• Exercise objective:
Apart from the pictures, return every line of the listing exactly.

• Given material:
□ □ □ □

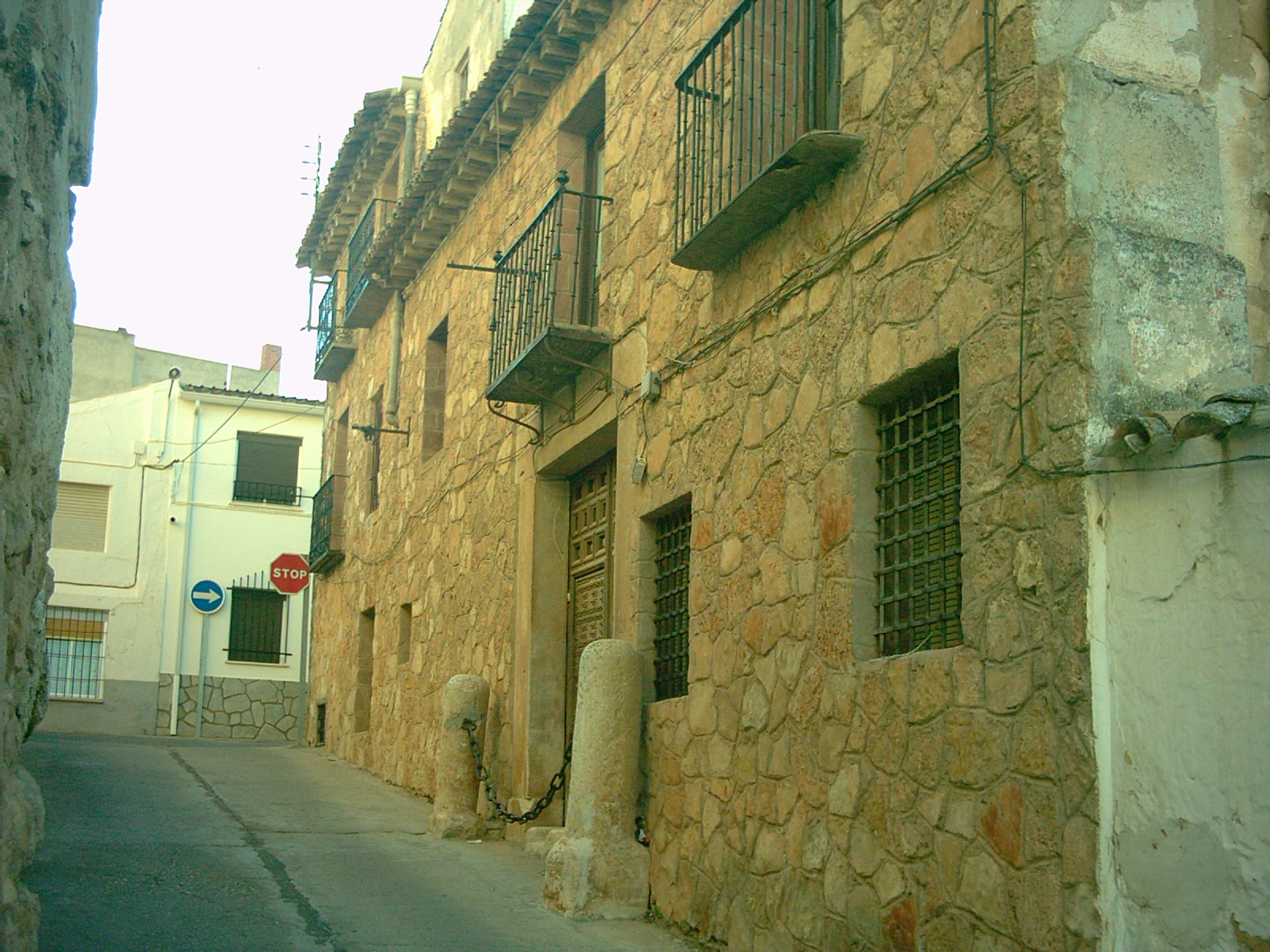 Casa de la Cadena en Santa Cruz de la Zarza (Toledo, España)//House of Chain in Santa Cruz de la Zarza (Spain)
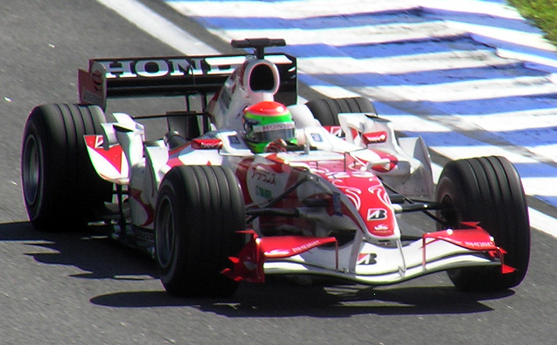 Formula One 2006 Rd.18 Interlagos: #23 Sakon Yamamoto (Super Aguri)
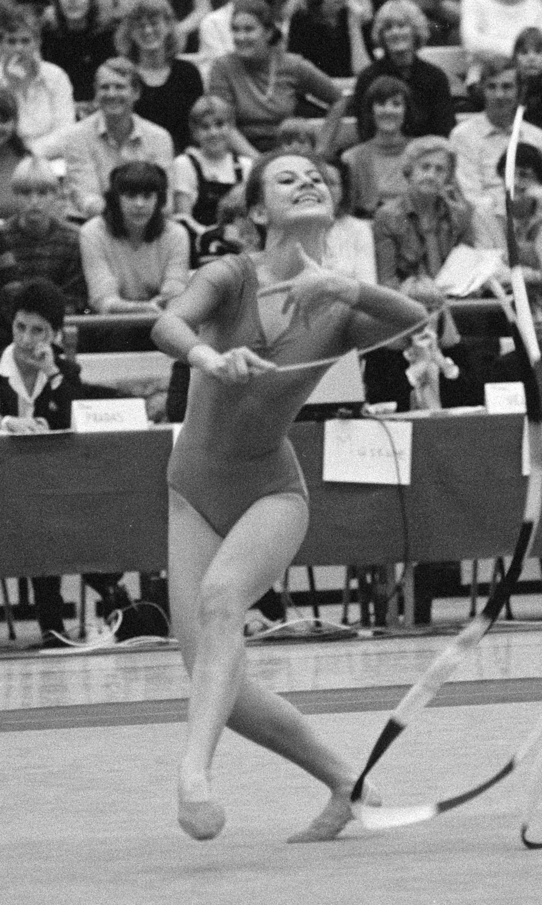 Europese kampioenschappen Ritmische Gymnastiek in Amsterdam, Europees kampioen werd de Bulgaarse Raeva
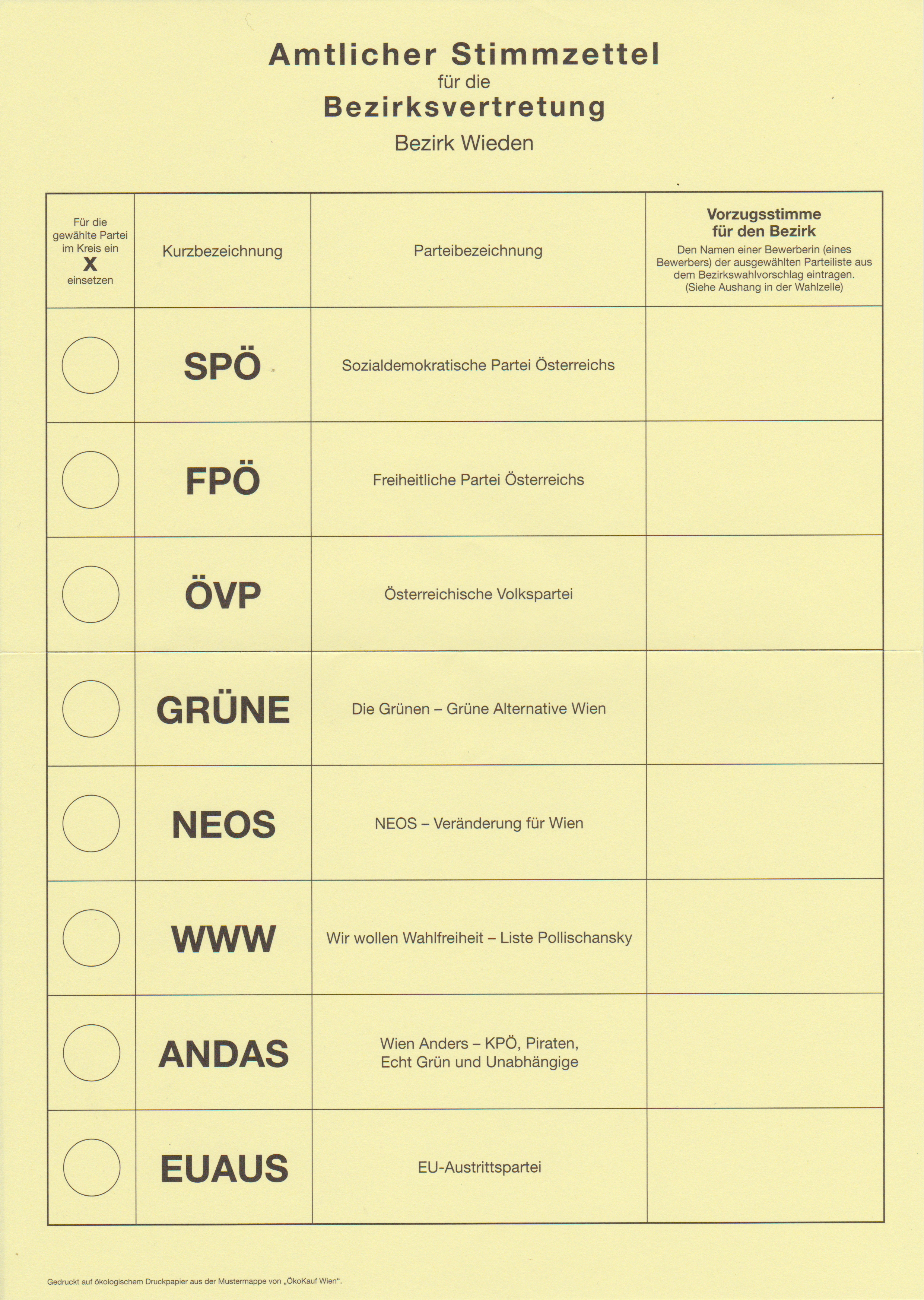 Amtlicher Stimmzettel für die Bezirksvertretung Bezirk Wieden (2015)

□ □ □ □

• The completed task:
 Casa de la Cadena en Santa Cruz de la Zarza (Toledo, España)//House of Chain in Santa Cruz de la Zarza (Spain)
 Formula One 2006 Rd.18 Interlagos: #23 Sakon Yamamoto (Super Aguri)
 Europese kampioenschappen Ritmische Gymnastiek in Amsterdam, Europees kampioen werd de Bulgaarse Raeva
 Amtlicher Stimmzettel für die Bezirksvertretung Bezirk Wieden (2015)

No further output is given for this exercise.